Inevitably, when we discuss “loosely coupled” approaches with educational institutions, the conversation inevitably turns to “security and authentication” issues. But really, often what is meant is “those nasty web 2.0 tools won’t single sign-on to my [monolithic, obscure] campus login system, so what are we to do?”

The last time I was in this conversation, Brian Lamb made the simple but inspired observation that a huge portion of the problems single sign-on “solves” could be more easily handled with just a simple password recovery process, and challenged the educators in the room to think about how easy it was to retrieve a lost password on their current institutionally provisioned systems (any misstatement here is my own, Brian please correct me if I got this wrong). There was widespread murmuring to the effect that he had a point.

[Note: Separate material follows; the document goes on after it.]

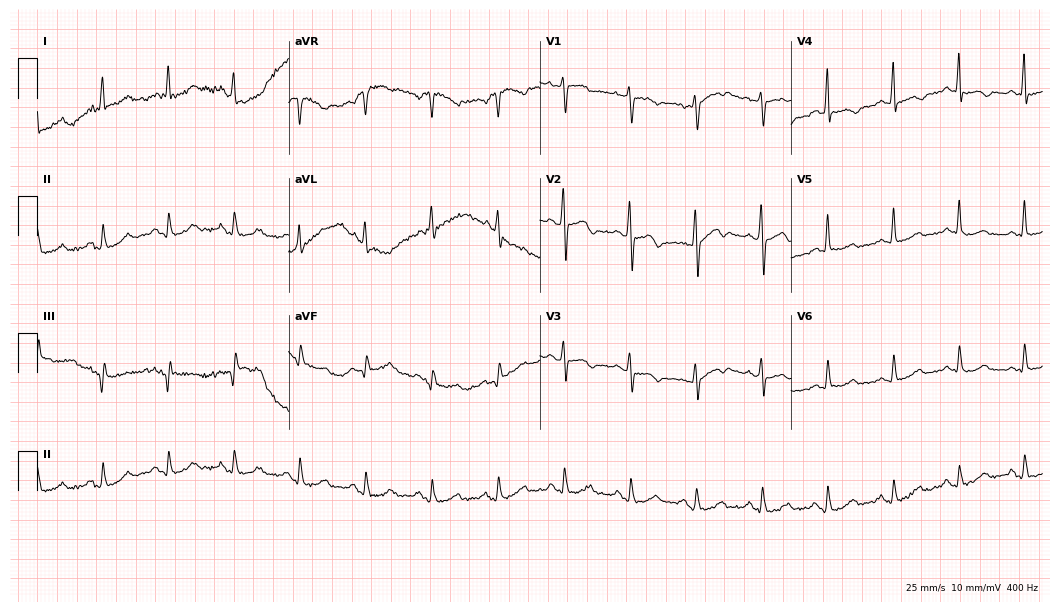
Standard 12-lead ECG recorded from a female, 81 years old (10.2-second recording at 400 Hz). None of these six findings is recorded: first-degree AV block, right bundle branch block, left bundle branch block, sinus bradycardia, atrial fibrillation, sinus tachycardia. Other findings, if any, are not listed.

But which raised this question – can someone point me to what the best practice is for recovering a password? Asking for username comes with one set of problems, asking for email address another. I’m sure someone’s already looked at this extensively – lazyweb, help me out! – SWL

11 thoughts on “Looking for best practices on password recovery”

  1. I have no idea about password recovery practices, but I will note that my strategy for a while now has been to, instead, push the use of password storage apps. Which of course has the “locker combo in the locker” problem if that single password is forgotten, but people seem better at remembering a single uber-password when they get in trouble…

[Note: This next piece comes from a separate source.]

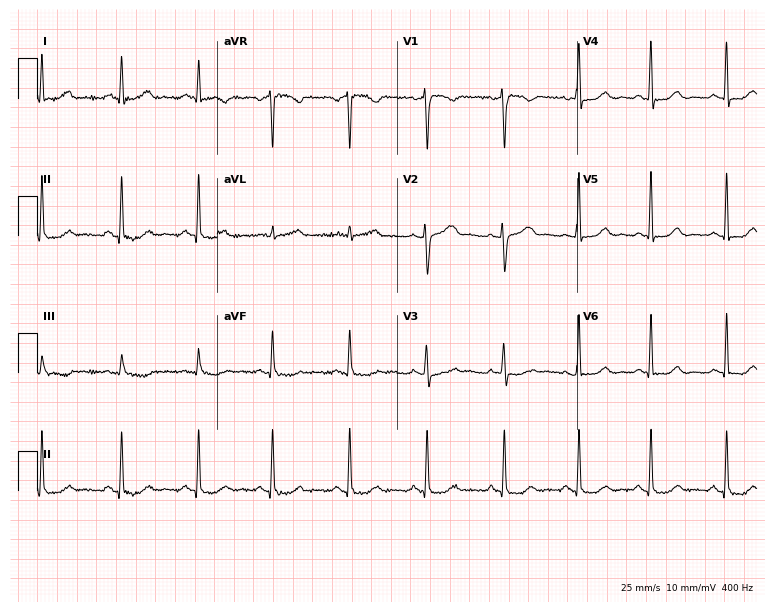
Resting 12-lead electrocardiogram (7.3-second recording at 400 Hz). Patient: a female, 30 years old. Read as a normal ECG.

  2. Chris, I think your suggestion is a good one in general and an alternative strategy to pursue at institutions, especially in conjunction with making passwords/accounts simpler to retrieve.

  3. Perhaps I’m thinking about this wrong, but in my opinion the real issue is whether the (student) user is on the same computer all the time, in which case the storage app for passwords is the browser. It remembers. If a user is on a lab machine – what then?

    Also, frankly, the commercial world really has this figured out and we don’t. If I forget my password to amazon or expedia, I go to there site, type in my email address, and I get a message sent to my email and they allow a reset, very convenient. It’s harder with Campus apps. Why?


  4. Scott,

    Interesting observation, although password management is actually a difficult problem at the moment — it’s the same issue that cryptography faces with the loss of a private key. The password was supposed to be the secure verifier, so how do you verify without the verifier?

    First off, actually recovering a password is impossible. They’re not saved in the database (at least, they shouldn’t be). The system takes the password and runs it through a complicated one-way transformation so if the database is ever hacked the passwords can’t be discovered. Then with every login the same transformation happens and the login attempt is compared to what’s in the database. At best all you can do is re-set a password.

    So how do you reset a password? It would obviously be ideal for the process to be automated, and one way to do that is to have an additional communication method set up. This is pretty common, where you specify an email addressed to be associated with your username. Then if you forget your password, you submit your username and the system will email you the re-set password (note that you gain one bit of added security if the user doesn’t have to specify their email address, just the username. That way an impersonator has to know both the username AND the matching address, which is never communicated in the resetting process).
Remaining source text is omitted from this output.